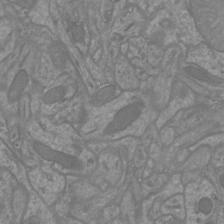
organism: Mouse
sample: Cortical neurons
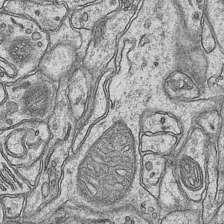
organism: Mouse
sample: CA1 Hippocampus
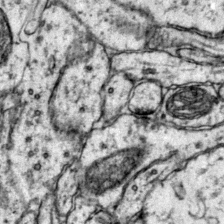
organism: Mouse
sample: Primary visual cortex
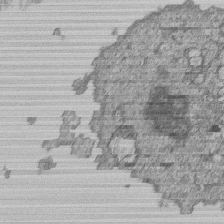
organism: Human
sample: MDA-MB-231 cells

▸ **ACTION ITEM**:
Without the pictures, give all the records above again exactly.

▸ **ANSWER**:
organism: Mouse
sample: Cortical neurons
organism: Mouse
sample: CA1 Hippocampus
organism: Mouse
sample: Primary visual cortex
organism: Human
sample: MDA-MB-231 cells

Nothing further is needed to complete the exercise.